**WHAT IS REQUIRED**
Print the listing exactly as it stands, and skip any pictures in it.

**RECORDED DATA**
***

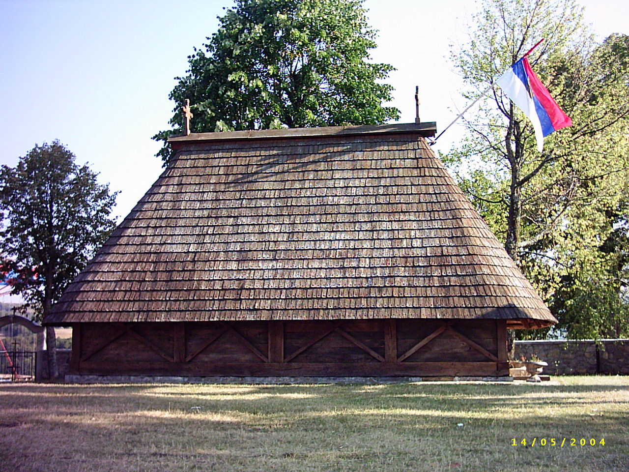 Црква брвнара у Јаворанима
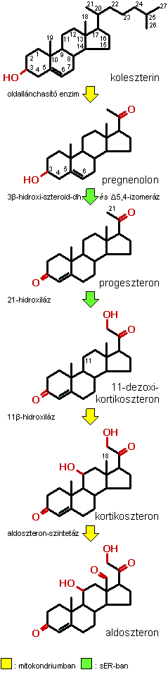 Aldoszteron szintézisének folyamata képletekkel. (Felhasznált programok: MDL ISIS Draw 2.5, Microsoft Office PowerPoint 2003)
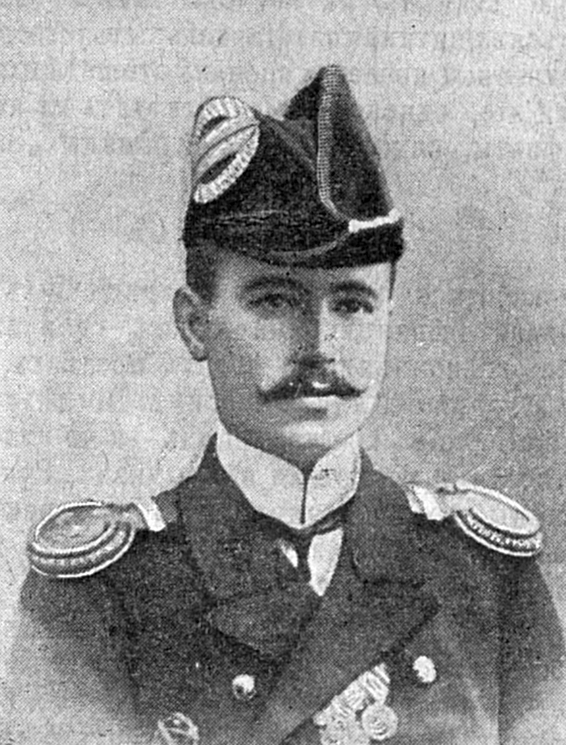 Лейтенант броненосца "Князь Потёмкин Таврический" К.К. Григорков. Покончил жизнь самоубийством 14 июня 1905
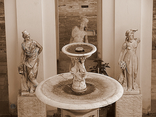 Fuente en la entrada del antiguo Cabildo de Montevideo, Uruguay.

***

**EXERCISE RESULT**
 Црква брвнара у Јаворанима
 Aldoszteron szintézisének folyamata képletekkel. (Felhasznált programok: MDL ISIS Draw 2.5, Microsoft Office PowerPoint 2003)
 Лейтенант броненосца "Князь Потёмкин Таврический" К.К. Григорков. Покончил жизнь самоубийством 14 июня 1905
 Fuente en la entrada del antiguo Cabildo de Montevideo, Uruguay.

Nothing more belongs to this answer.